Further, the determination of when the boiling of the food starts is not limited to the determination based on time as in the above embodiment, but may also be determined based on the temperature change of the food.

Furthermore, the notification means for notifying the completion of the porridge is not limited to a piezoelectric buzzer, but may also be a lamp that notifies the completion of the porridge by blinking or lighting the lamp.

In addition, the present invention is not limited to the embodiments described above and shown in the drawings, and it goes without saying that the present invention can be implemented with appropriate modifications within the scope of the invention.

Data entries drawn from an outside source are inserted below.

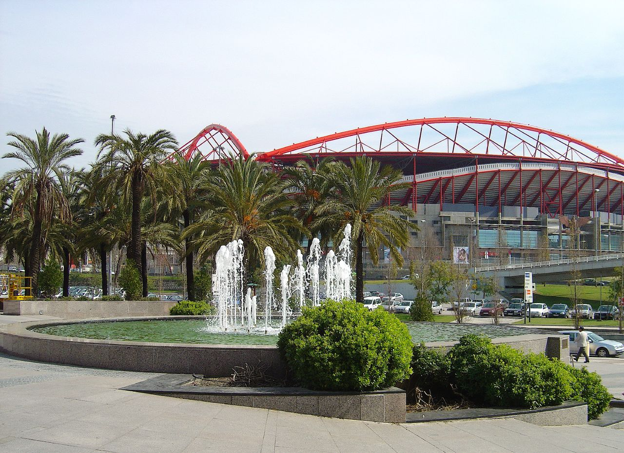 Estádio visto a partir do Centro Comercial Colombo.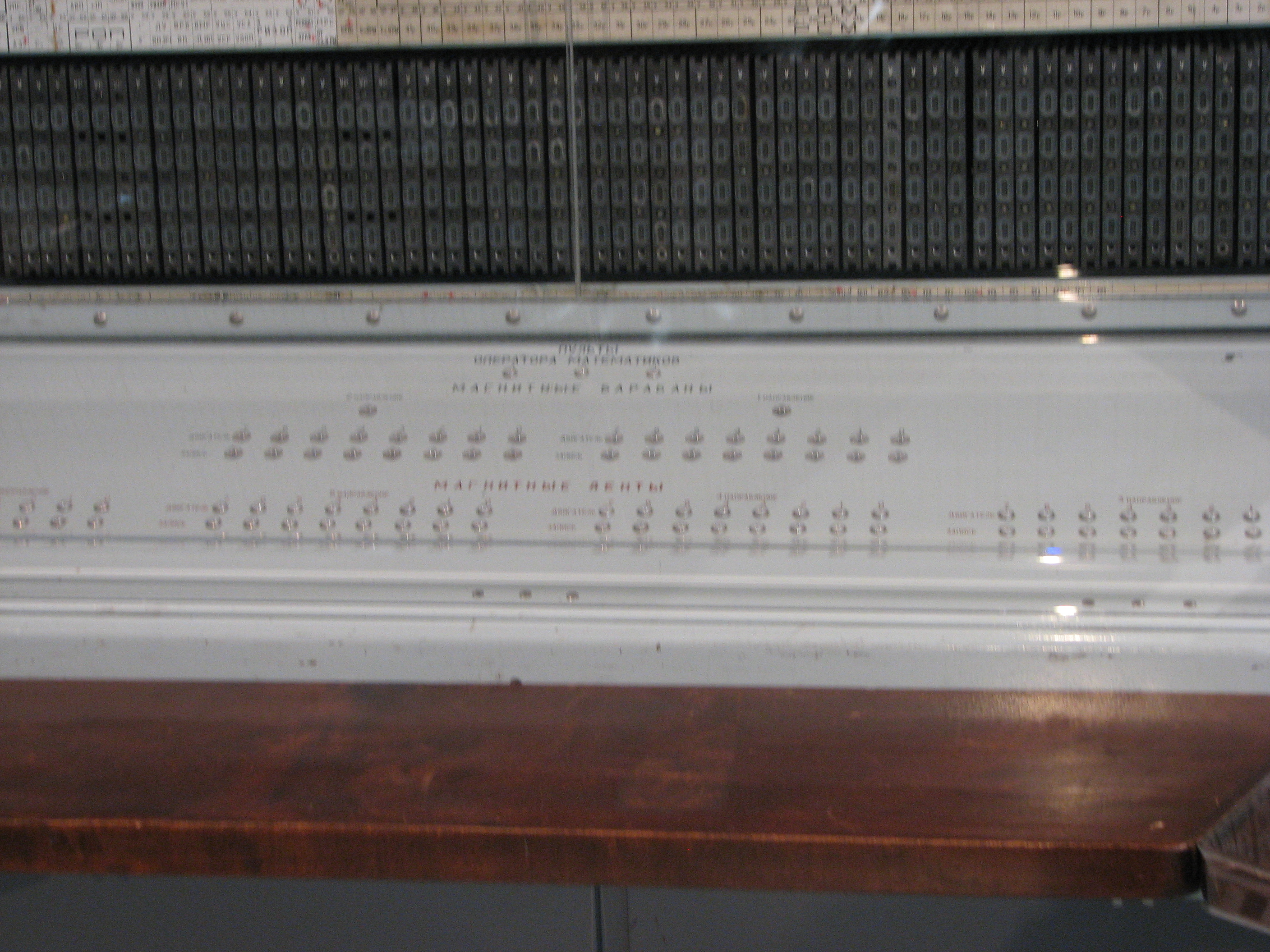 Консоль центрального вычислителя (стойка устройства управления)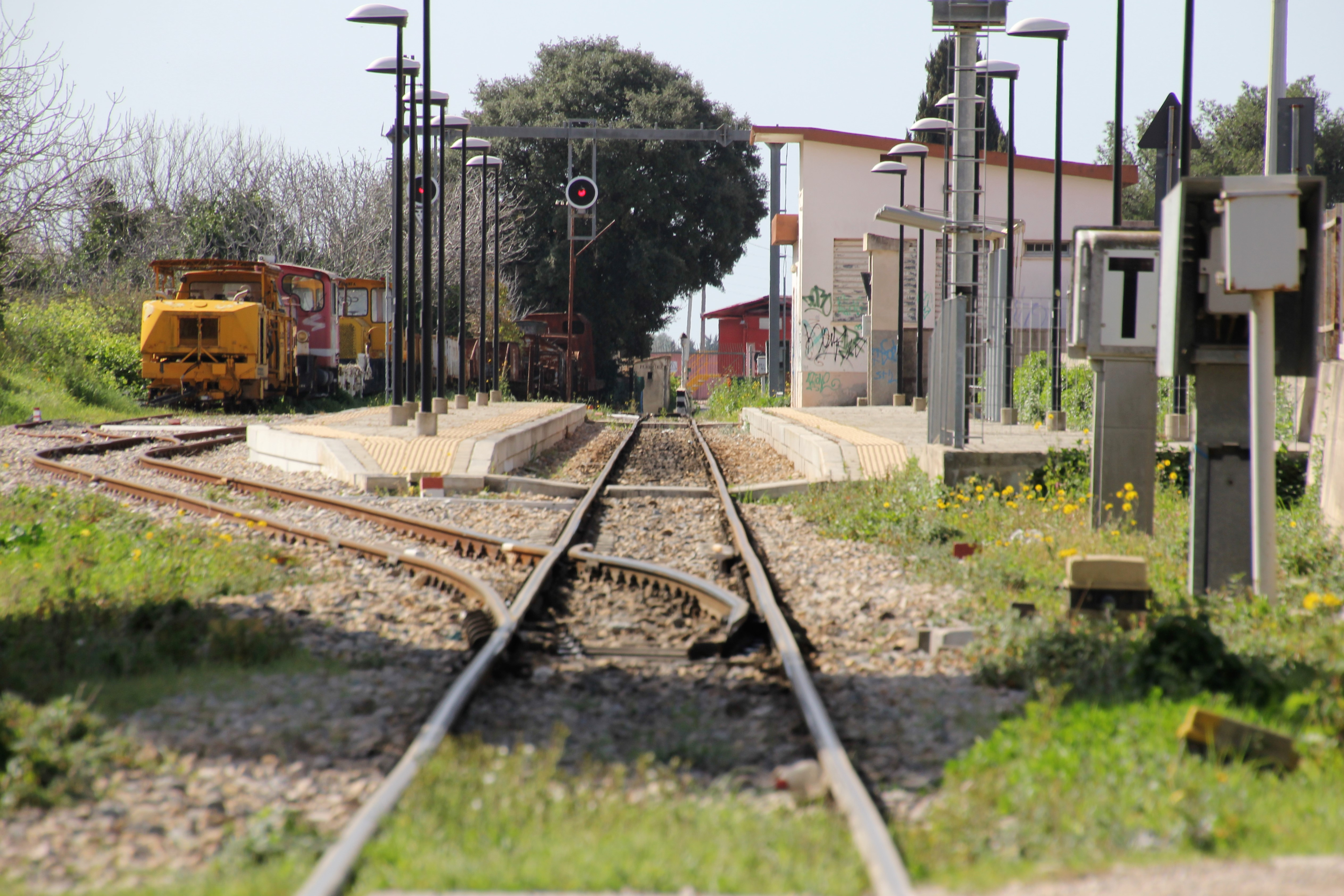 Sassari, stazione ferroviaria di Sassari Santa Maria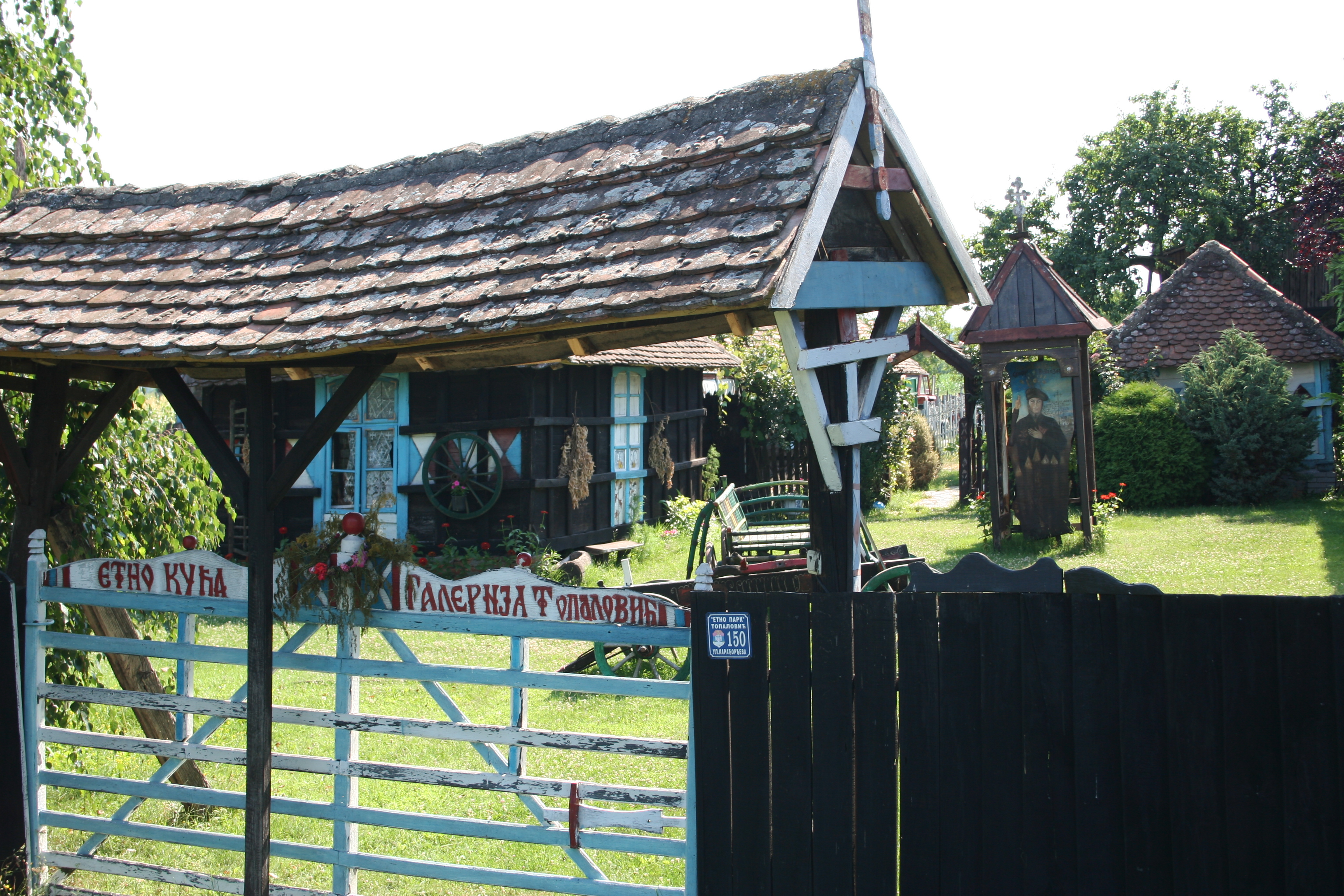 Etno selo u Lipolistu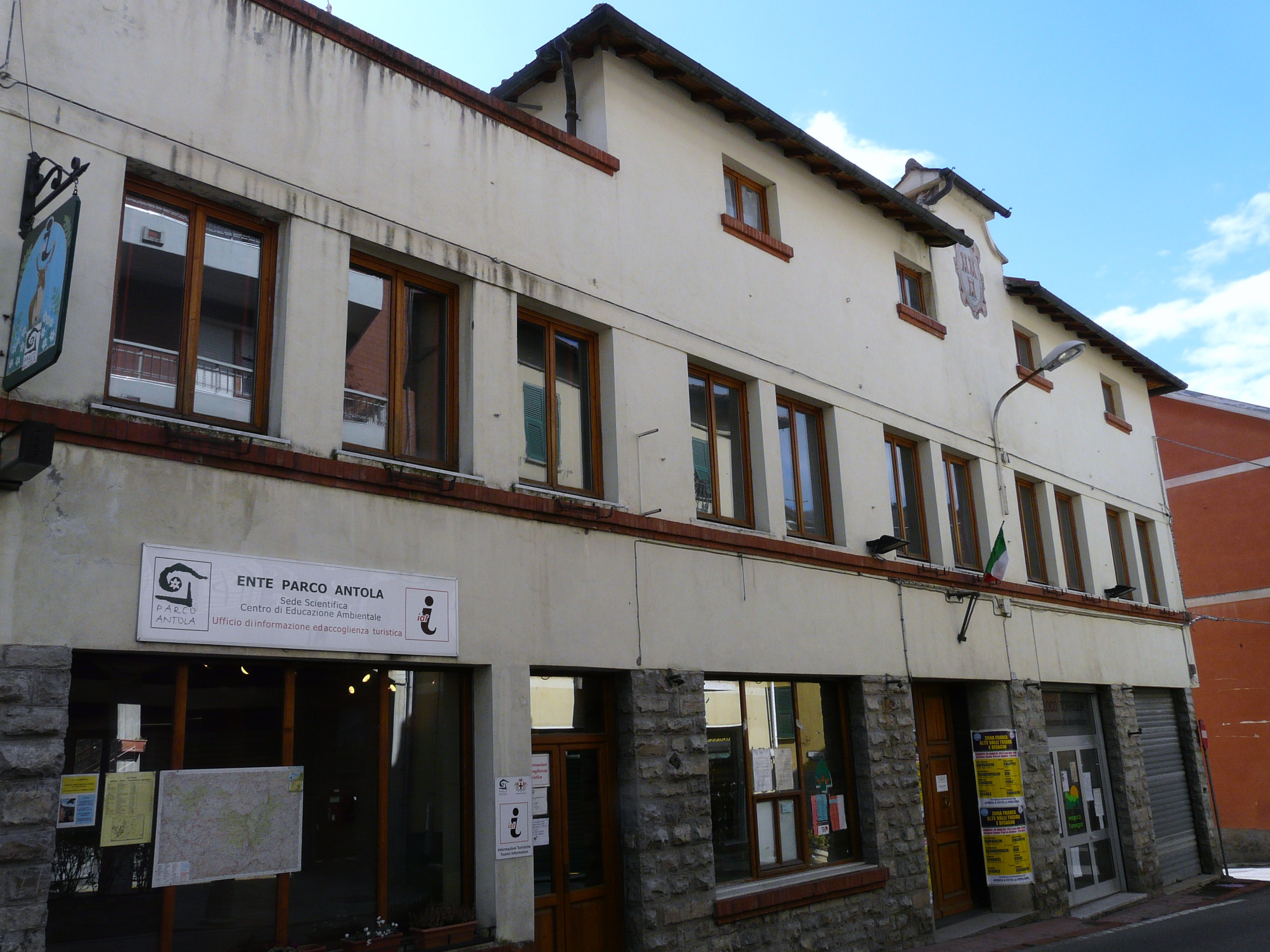 Sede dell'Ente Parco dell'Antola, Torriglia, Liguria, Italia

(Effects) As described above, according to the present invention, it is possible to automatically cook ideal porridge by determining the volume of the food to be cooked and adjusting the heat power based on the determination result. , it is possible to eliminate the inconvenience of the conventional method, and the user can accurately know when the porridge is ready to eat by notifying the doneness of the porridge after a certain amount of time has elapsed.
It is excellent in practical use.

[Brief explanation of drawings]

FIG. 1 is a diagram showing the configuration of the present invention, FIG. 2 is a schematic configuration explanatory diagram of a cooking appliance implementing the present invention, FIG. 3 is a circuit diagram of the same heater circuit, and FIG. 4 is a block diagram of the entire control circuit, Figure 5 is the main flowchart of the above, Figure 6 is a curve diagram showing the relationship between the time elapsed from the start of cooking to keeping warm and the temperature change of the thermosensor, Figure 7 is the flowchart of the preheating process of the above, and Figure 8 is the same as above. FIG. 9 is a flowchart for collecting judgment data in the capacity judgment step, FIG. 9 is a flowchart for determining capacity in the capacity judgment step as above, FIG. It is a flowchart. 3: Heater, 4: Inner pot, 6. :Thermo sensor, 14:
microcomputer. Agent Patent Attorney Aihiko Fukushi (and 2 others) Figure 1 Figure 2 Figure 2 211c Figure $4 Figure 5 Figure 6 Figure 7 Number 1 East! -To the paddle Figure 8

Claims (1)

[Claims] 1. A pot for storing food, a heating means for heating the pot, a temperature detecting means for detecting temperature changes in the pot, and a temperature rise degree based on a signal from the temperature detecting means during heating. a capacity determining means for determining the volume of the food to be cooked based on the measurement results; a boiling start determining means for determining when the food starts to boil; The heating power of the heating means is adjusted to the minimum heating power that can keep the food at or near boiling based on the determination result by the capacity determining means, and the heating power maintains the boiling or nearly boiling state for a predetermined period of time. A cooking appliance comprising: a cooking device; and a notification device for notifying completion of cooking after a certain period of time has elapsed after heating by the heating device has stopped.